Given information Block Start

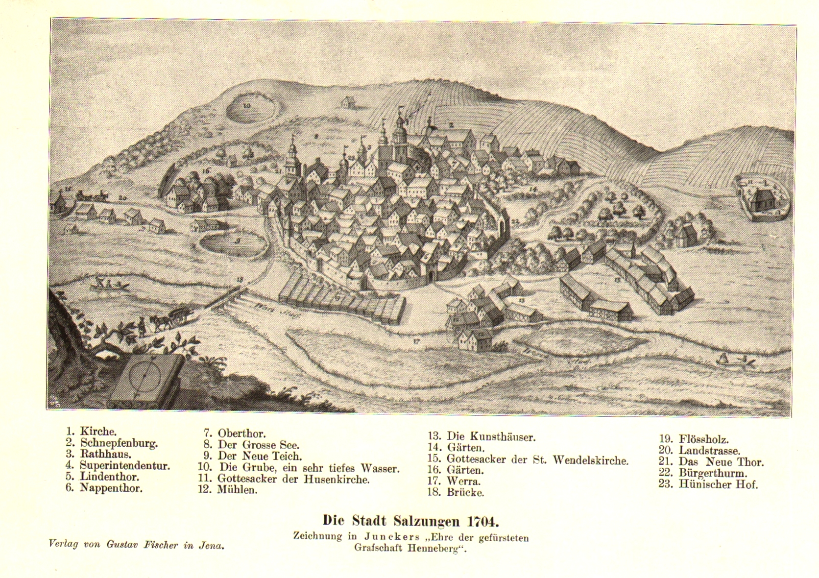 Stadtansicht von Salzungen aus dem Jahr 1704, enthalten in Junkers "Ehre der gefürsteten Grafschaft Henneberg"
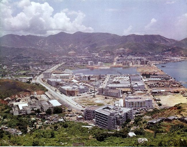 1961年荃灣填海工程
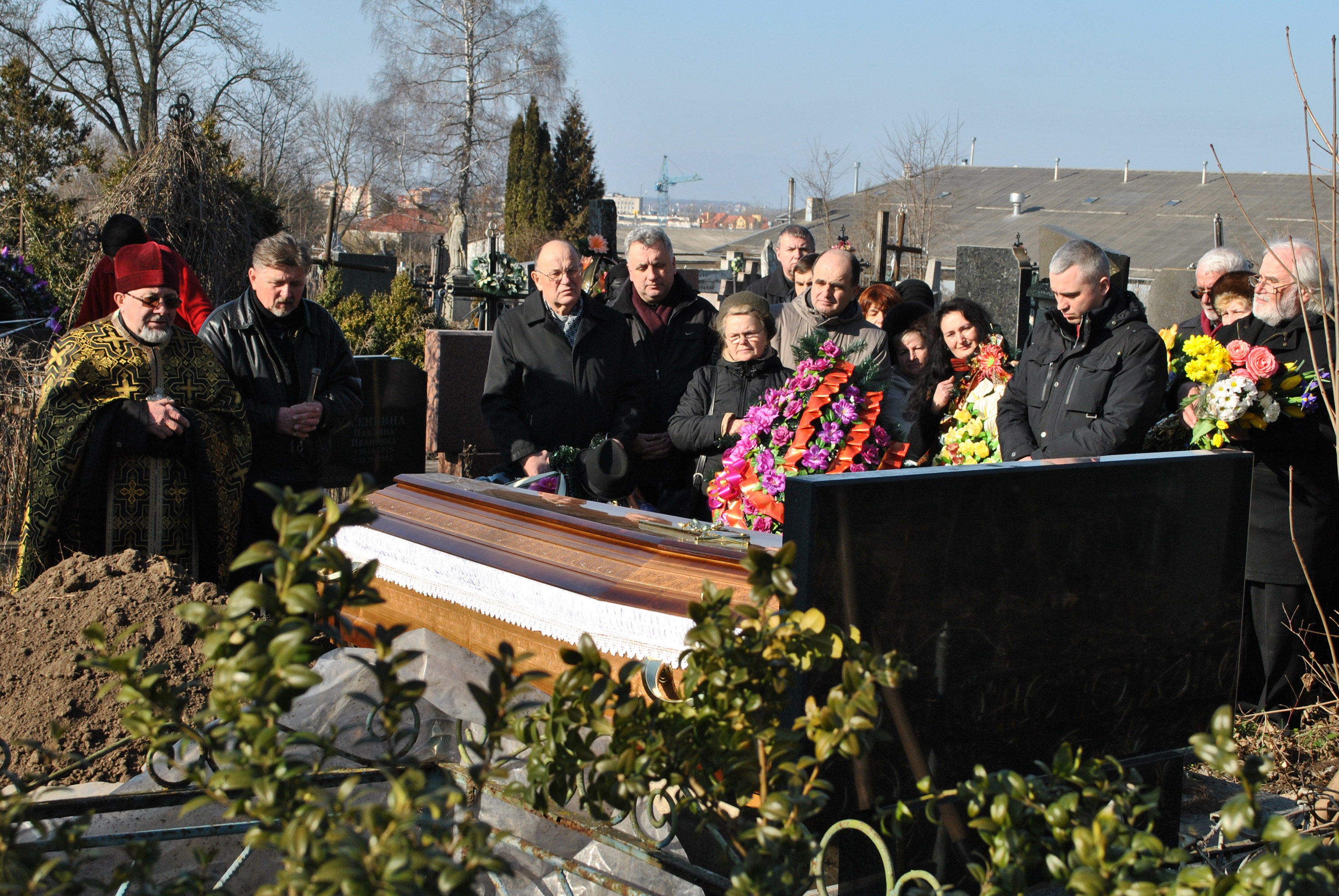 Похорон українського архівіста, краєзнавця, членкині ВУСК, уродженки м. Тернополя, авторки книги «Тернопіль у плині літ» Любомири Степанівни Бойцун (м. Тернопіль, Микулинецьке кладовище, 6 березня 2015 року)

Given information Block End

The entire listing above is to be copied exactly, with all pictures omitted.

 Stadtansicht von Salzungen aus dem Jahr 1704, enthalten in Junkers "Ehre der gefürsteten Grafschaft Henneberg"
 1961年荃灣填海工程
 Похорон українського архівіста, краєзнавця, членкині ВУСК, уродженки м. Тернополя, авторки книги «Тернопіль у плині літ» Любомири Степанівни Бойцун (м. Тернопіль, Микулинецьке кладовище, 6 березня 2015 року)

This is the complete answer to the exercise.